_Directions for this task_
The answer should be every line below, repeated exactly, with the images left out.

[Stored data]
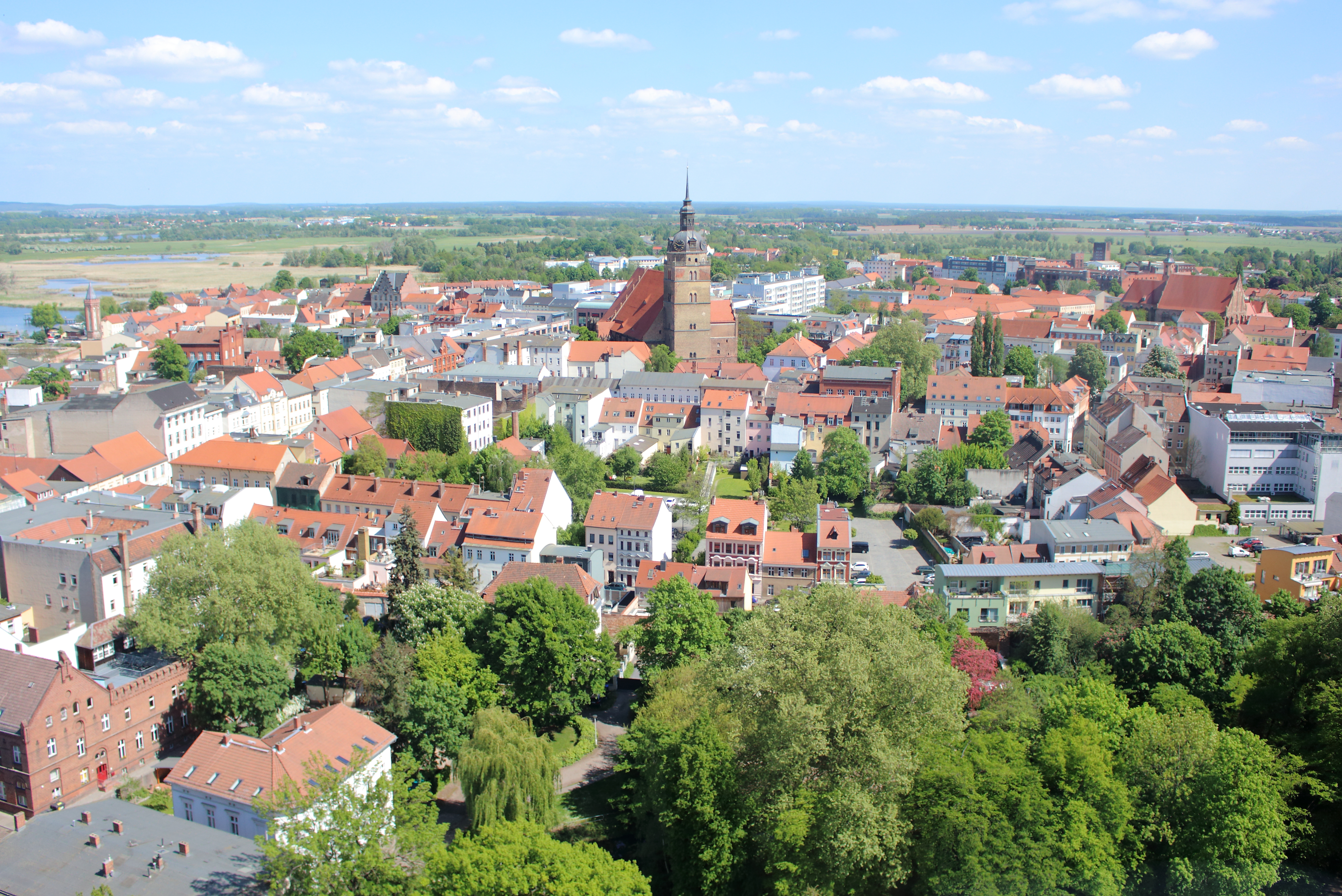 Brandenburg an der Havel vom Skyliner während der BUGA 2015
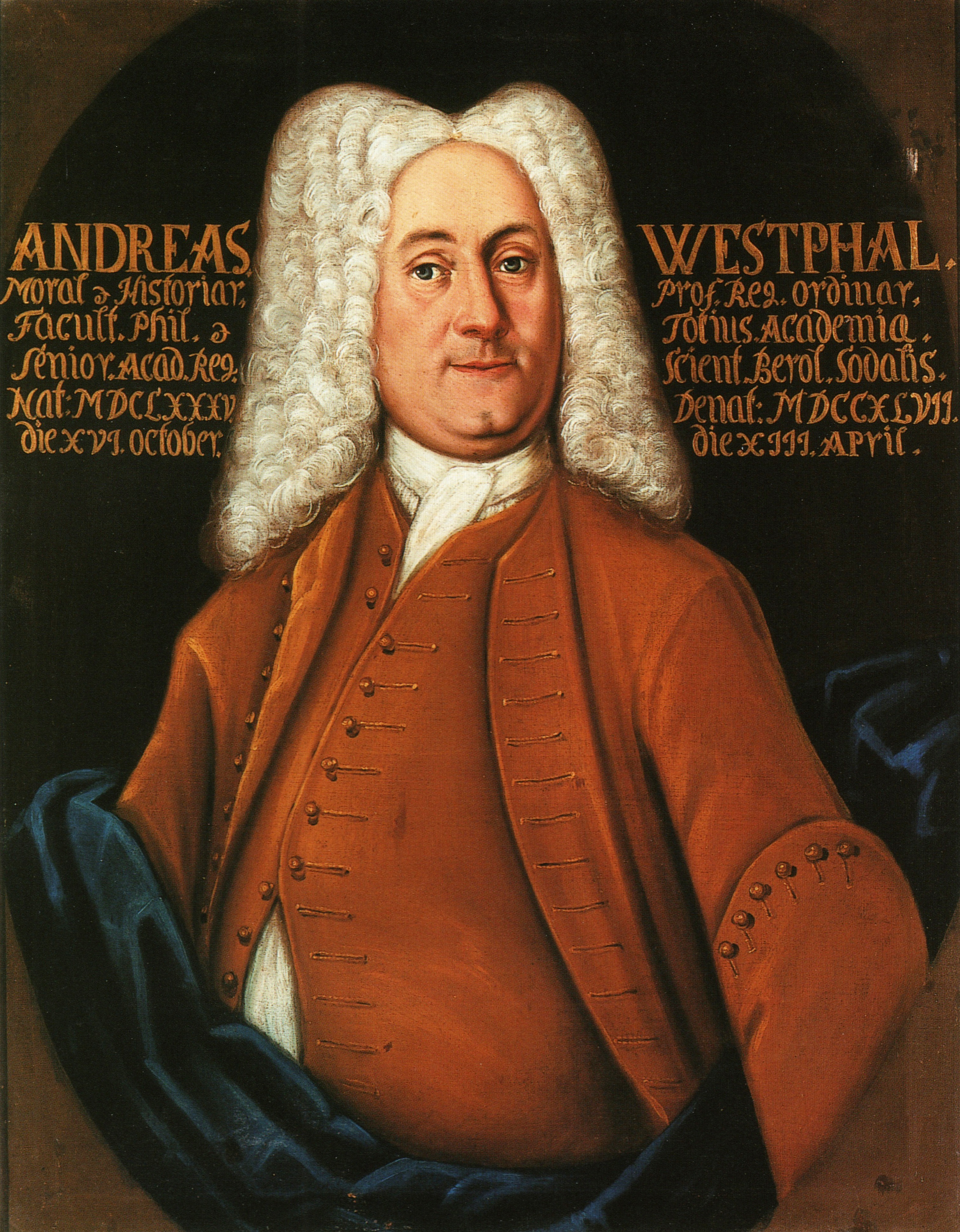 Ölgemälde von Andreas Westphal
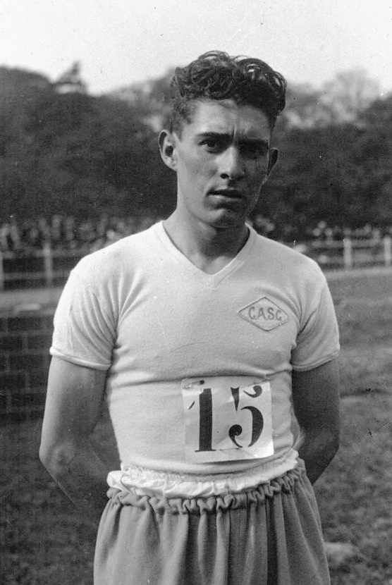 Stade Jean Bouin : Ladoumègue : [photographie de presse] / Agence Meurisse
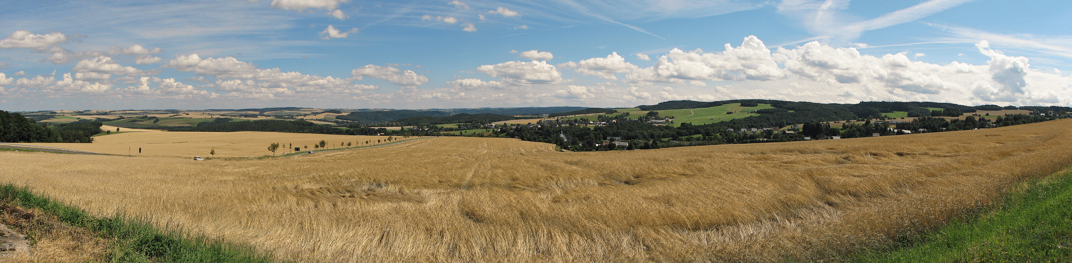 Panorama des Ortsteils Weißbach von Langenweißbach im Erzgebirge, aufgenommen am Rand der B 93
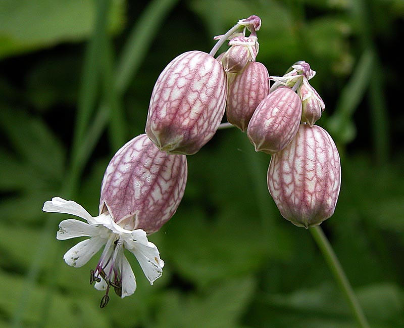 Aufgeblasenes Leimkraut bzw. Taubenkropf-Leimkraut (Silene vulgaris), aufgenommen im Gerstrubental (Allgäuer Alpen)
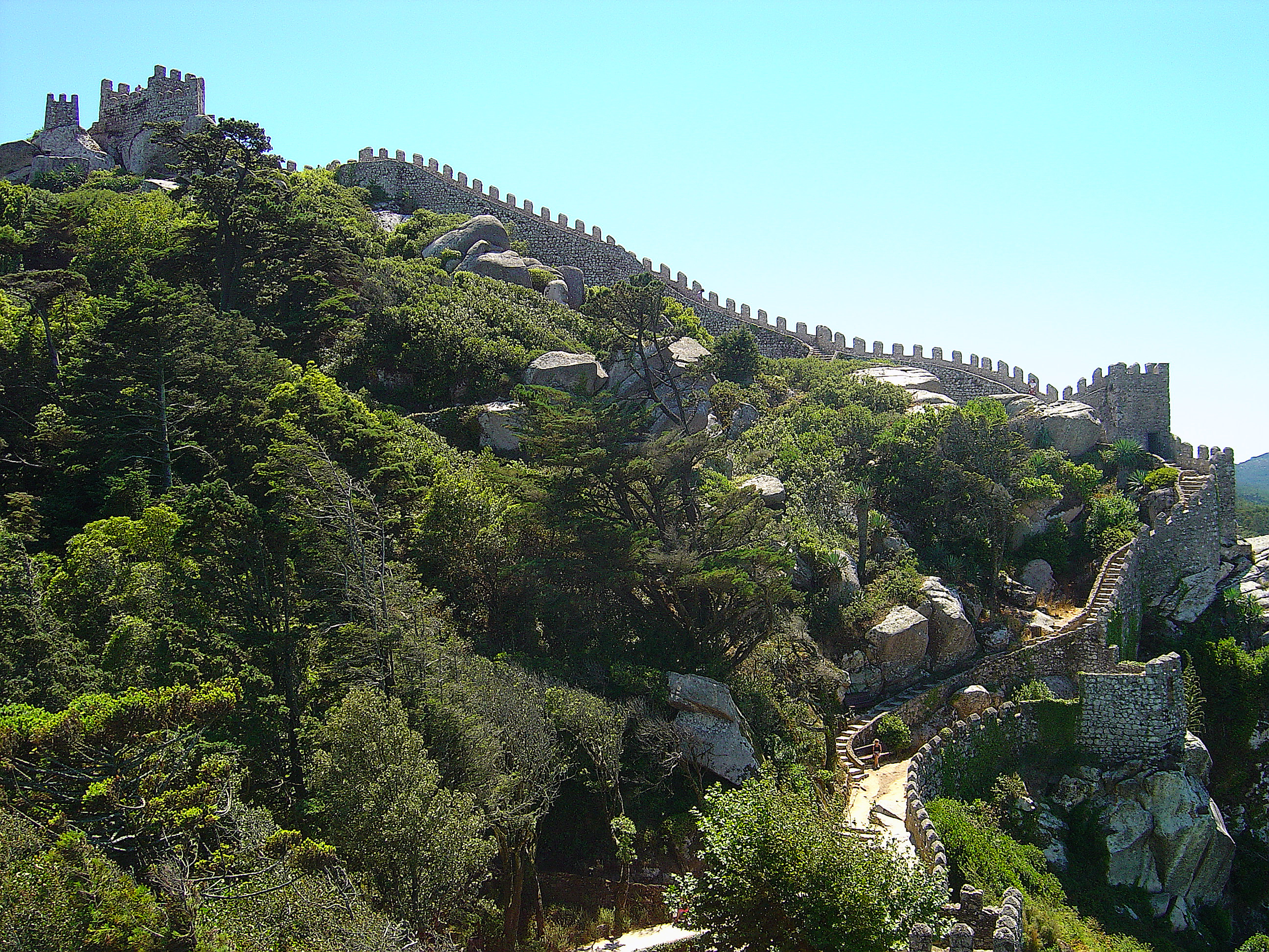 Construído pelos mouros no século VIII ou IX D.C., este Castelo está implantado em dois cumes da Serra, de onde se disfruta generoso panorama. Circundado de muralhas e diversas torres, sofreu diversas reparações em especial no período romântico (cerca de 1860), quando o rei consorte D. Fernando II de Saxe Coburgo-Gotha, o restaurou, arborizou os espaços envolventes e conferiu às velhas ruínas medievais uma outra dignidade. O Castelo foi conquistado por D. Afonso Henriques (1147), monarca a quem se deve a construção da Capela românica de S Pedro, cujos interessantes vestígios ainda sáo visíveis, junto ao «oppidum» onde há também uma cisterna, uma porta árabe «em ferra- dura» e diversas estruturas de habitação. Esta Capela preserva dois curiosos portais românicos e, na capela-mor, restos da pintura a «fresco» de sentido decorativo, bem como diversos túmulos da antiga necrópole medieval.
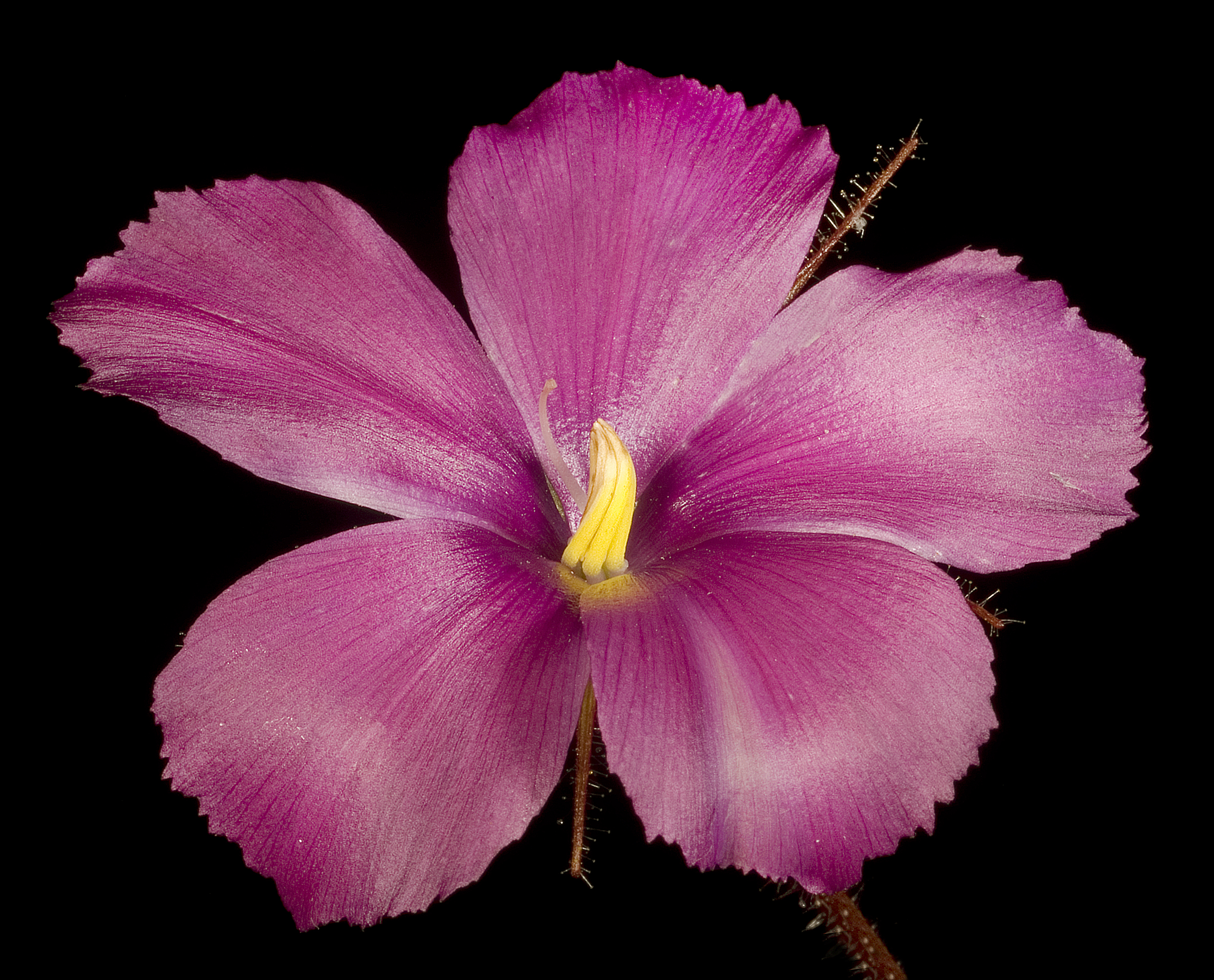 F Hort 2432
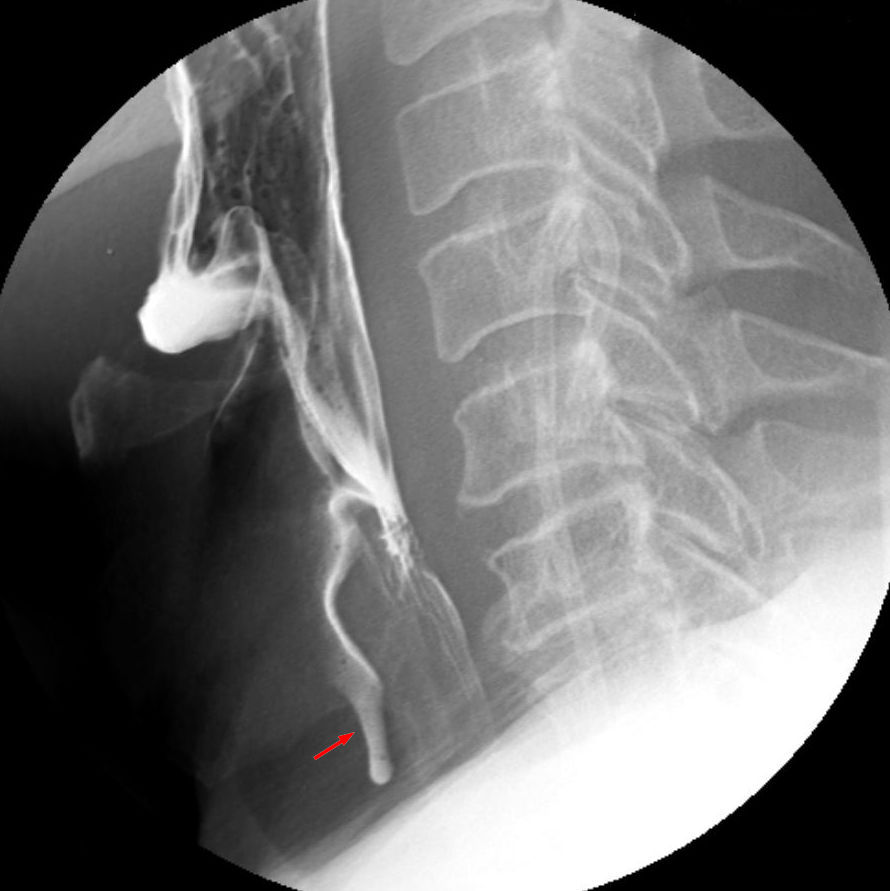 Postdeglutitive Aspiration in der Röntgenschluckuntersuchung. Nach dem Schluckakt (Larynx und Epiglottis wieder in Ruhestellung) kommt es zum Überlaufen von retinierten Bolusanteilen aus dem Hypopharynx nach vorne in den Larynx und tiefer nach subglottisch, damit Aspiration.

_Written response_
 Brandenburg an der Havel vom Skyliner während der BUGA 2015
 Ölgemälde von Andreas Westphal
 Stade Jean Bouin : Ladoumègue : [photographie de presse] / Agence Meurisse
 Panorama des Ortsteils Weißbach von Langenweißbach im Erzgebirge, aufgenommen am Rand der B 93
 Aufgeblasenes Leimkraut bzw. Taubenkropf-Leimkraut (Silene vulgaris), aufgenommen im Gerstrubental (Allgäuer Alpen)
 Construído pelos mouros no século VIII ou IX D.C., este Castelo está implantado em dois cumes da Serra, de onde se disfruta generoso panorama. Circundado de muralhas e diversas torres, sofreu diversas reparações em especial no período romântico (cerca de 1860), quando o rei consorte D. Fernando II de Saxe Coburgo-Gotha, o restaurou, arborizou os espaços envolventes e conferiu às velhas ruínas medievais uma outra dignidade. O Castelo foi conquistado por D. Afonso Henriques (1147), monarca a quem se deve a construção da Capela românica de S Pedro, cujos interessantes vestígios ainda sáo visíveis, junto ao «oppidum» onde há também uma cisterna, uma porta árabe «em ferra- dura» e diversas estruturas de habitação. Esta Capela preserva dois curiosos portais românicos e, na capela-mor, restos da pintura a «fresco» de sentido decorativo, bem como diversos túmulos da antiga necrópole medieval.
 F Hort 2432
 Postdeglutitive Aspiration in der Röntgenschluckuntersuchung. Nach dem Schluckakt (Larynx und Epiglottis wieder in Ruhestellung) kommt es zum Überlaufen von retinierten Bolusanteilen aus dem Hypopharynx nach vorne in den Larynx und tiefer nach subglottisch, damit Aspiration.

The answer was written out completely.